— Prompt —
Could you give the data that follows again exactly, without its pictures?

— Data for review —
<<<<
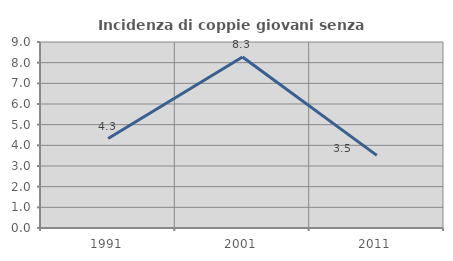
| Category | Incidenza di coppie giovani senza figli |
|---|---|
| 1991.0 | 4.329 |
| 2001.0 | 8.271 |
| 2011.0 | 3.516 |
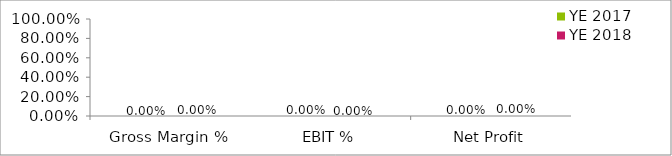
| Category | YE 2017 | YE 2018 |
|---|---|---|
| Gross Margin % | 0 | 0 |
| EBIT % | 0 | 0 |
| Net Profit | 0 | 0 |
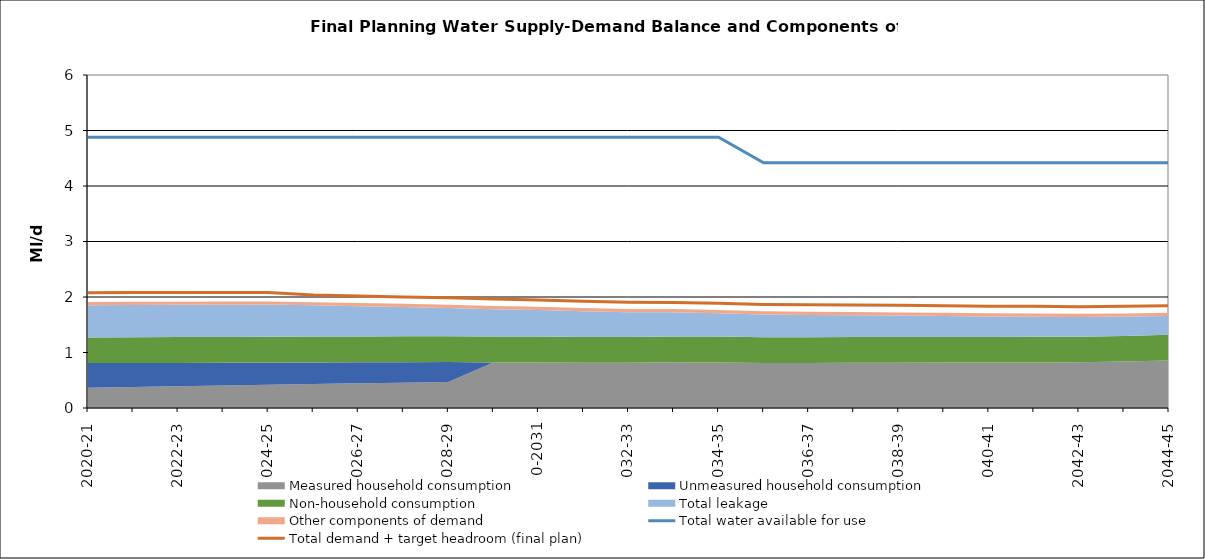
| Category | Total water available for use | Total demand + target headroom (final plan) |
|---|---|---|
| 0 | 4.88 | 2.077 |
| 1 | 4.88 | 2.082 |
| 2 | 4.88 | 2.082 |
| 3 | 4.88 | 2.083 |
| 4 | 4.88 | 2.081 |
| 5 | 4.88 | 2.034 |
| 6 | 4.88 | 2.017 |
| 7 | 4.88 | 2 |
| 8 | 4.88 | 1.984 |
| 9 | 4.88 | 1.962 |
| 10 | 4.88 | 1.947 |
| 11 | 4.88 | 1.922 |
| 12 | 4.88 | 1.905 |
| 13 | 4.88 | 1.902 |
| 14 | 4.88 | 1.887 |
| 15 | 4.42 | 1.866 |
| 16 | 4.42 | 1.861 |
| 17 | 4.42 | 1.855 |
| 18 | 4.42 | 1.85 |
| 19 | 4.42 | 1.84 |
| 20 | 4.42 | 1.835 |
| 21 | 4.42 | 1.832 |
| 22 | 4.42 | 1.826 |
| 23 | 4.42 | 1.832 |
| 24 | 4.42 | 1.843 |
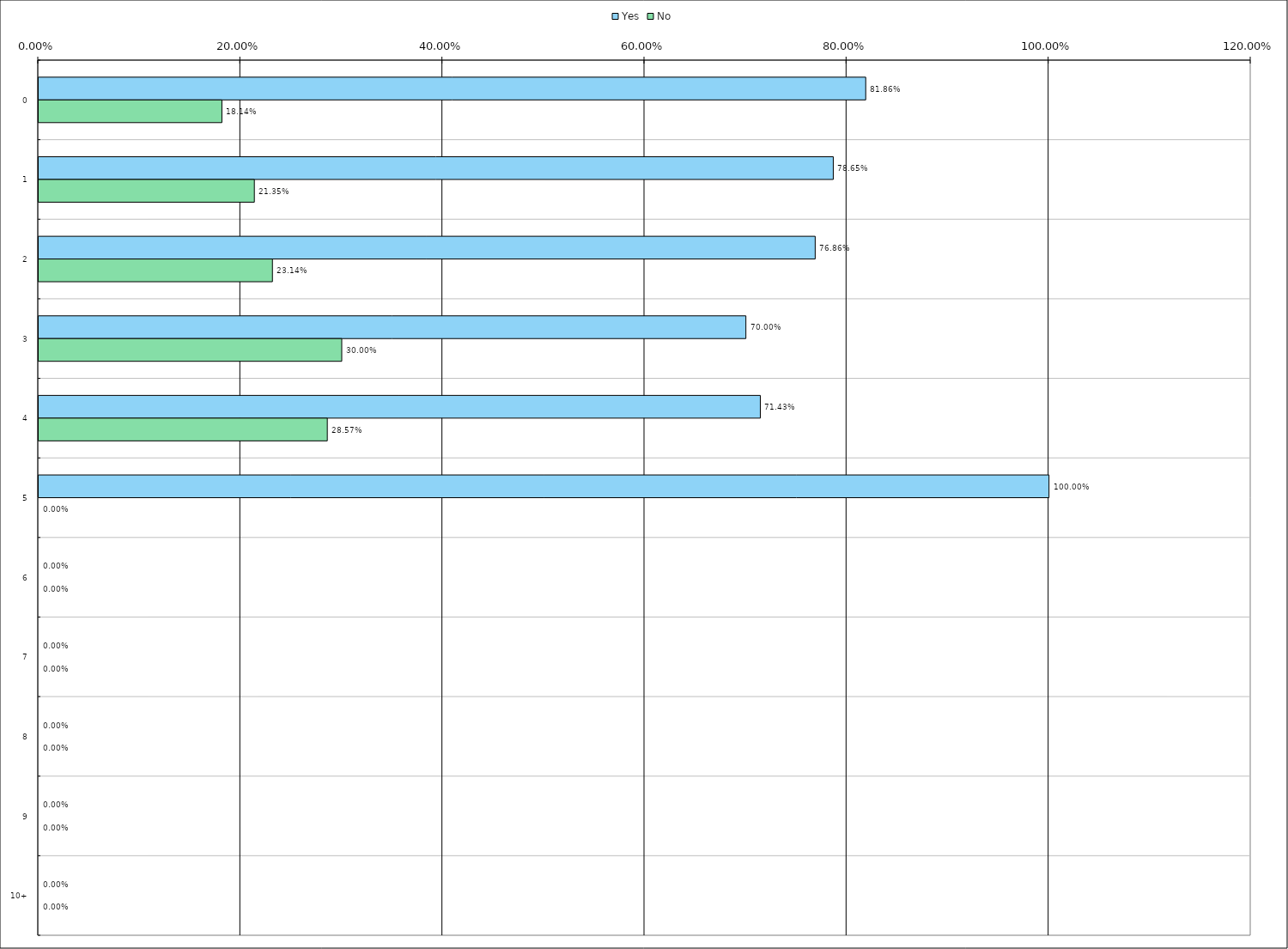
| Category | Yes | No |
|---|---|---|
| 0 | 0.819 | 0.181 |
| 1 | 0.786 | 0.214 |
| 2 | 0.769 | 0.231 |
| 3 | 0.7 | 0.3 |
| 4 | 0.714 | 0.286 |
| 5 | 1 | 0 |
| 6 | 0 | 0 |
| 7 | 0 | 0 |
| 8 | 0 | 0 |
| 9 | 0 | 0 |
| 10 | 0 | 0 |
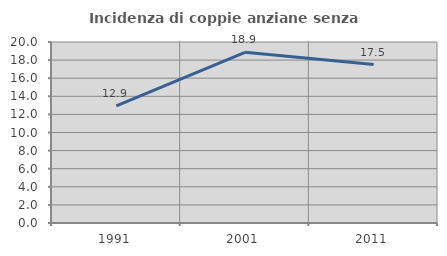
| Category | Incidenza di coppie anziane senza figli  |
|---|---|
| 1991.0 | 12.939 |
| 2001.0 | 18.864 |
| 2011.0 | 17.503 |
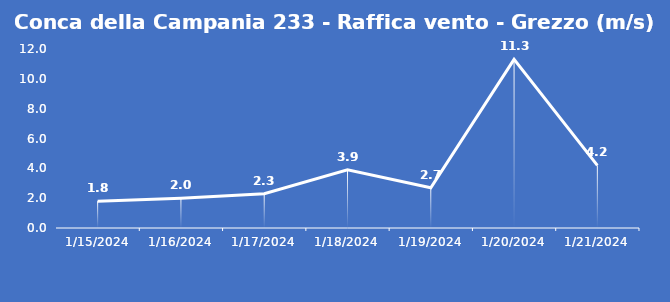
| Category | Conca della Campania 233 - Raffica vento - Grezzo (m/s) |
|---|---|
| 1/15/24 | 1.8 |
| 1/16/24 | 2 |
| 1/17/24 | 2.3 |
| 1/18/24 | 3.9 |
| 1/19/24 | 2.7 |
| 1/20/24 | 11.3 |
| 1/21/24 | 4.2 |
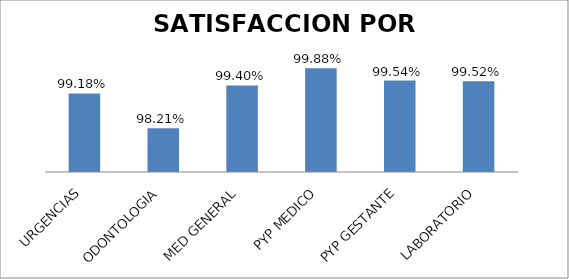
| Category | N° ENCUESTAS |
|---|---|
| URGENCIAS | 0.992 |
| ODONTOLOGIA | 0.982 |
| MED GENERAL | 0.994 |
| PYP MEDICO | 0.999 |
| PYP GESTANTE | 0.995 |
| LABORATORIO | 0.995 |
>>>>
— Result for this exercise —
| Category | Incidenza di coppie giovani senza figli |
|---|---|
| 1991.0 | 4.329 |
| 2001.0 | 8.271 |
| 2011.0 | 3.516 |
| Category | YE 2017 | YE 2018 |
|---|---|---|
| Gross Margin % | 0 | 0 |
| EBIT % | 0 | 0 |
| Net Profit | 0 | 0 |
| Category | Total water available for use | Total demand + target headroom (final plan) |
|---|---|---|
| 0 | 4.88 | 2.077 |
| 1 | 4.88 | 2.082 |
| 2 | 4.88 | 2.082 |
| 3 | 4.88 | 2.083 |
| 4 | 4.88 | 2.081 |
| 5 | 4.88 | 2.034 |
| 6 | 4.88 | 2.017 |
| 7 | 4.88 | 2 |
| 8 | 4.88 | 1.984 |
| 9 | 4.88 | 1.962 |
| 10 | 4.88 | 1.947 |
| 11 | 4.88 | 1.922 |
| 12 | 4.88 | 1.905 |
| 13 | 4.88 | 1.902 |
| 14 | 4.88 | 1.887 |
| 15 | 4.42 | 1.866 |
| 16 | 4.42 | 1.861 |
| 17 | 4.42 | 1.855 |
| 18 | 4.42 | 1.85 |
| 19 | 4.42 | 1.84 |
| 20 | 4.42 | 1.835 |
| 21 | 4.42 | 1.832 |
| 22 | 4.42 | 1.826 |
| 23 | 4.42 | 1.832 |
| 24 | 4.42 | 1.843 |
| Category | Yes | No |
|---|---|---|
| 0 | 0.819 | 0.181 |
| 1 | 0.786 | 0.214 |
| 2 | 0.769 | 0.231 |
| 3 | 0.7 | 0.3 |
| 4 | 0.714 | 0.286 |
| 5 | 1 | 0 |
| 6 | 0 | 0 |
| 7 | 0 | 0 |
| 8 | 0 | 0 |
| 9 | 0 | 0 |
| 10 | 0 | 0 |
| Category | Incidenza di coppie anziane senza figli  |
|---|---|
| 1991.0 | 12.939 |
| 2001.0 | 18.864 |
| 2011.0 | 17.503 |
| Category | Conca della Campania 233 - Raffica vento - Grezzo (m/s) |
|---|---|
| 1/15/24 | 1.8 |
| 1/16/24 | 2 |
| 1/17/24 | 2.3 |
| 1/18/24 | 3.9 |
| 1/19/24 | 2.7 |
| 1/20/24 | 11.3 |
| 1/21/24 | 4.2 |
| Category | N° ENCUESTAS |
|---|---|
| URGENCIAS | 0.992 |
| ODONTOLOGIA | 0.982 |
| MED GENERAL | 0.994 |
| PYP MEDICO | 0.999 |
| PYP GESTANTE | 0.995 |
| LABORATORIO | 0.995 |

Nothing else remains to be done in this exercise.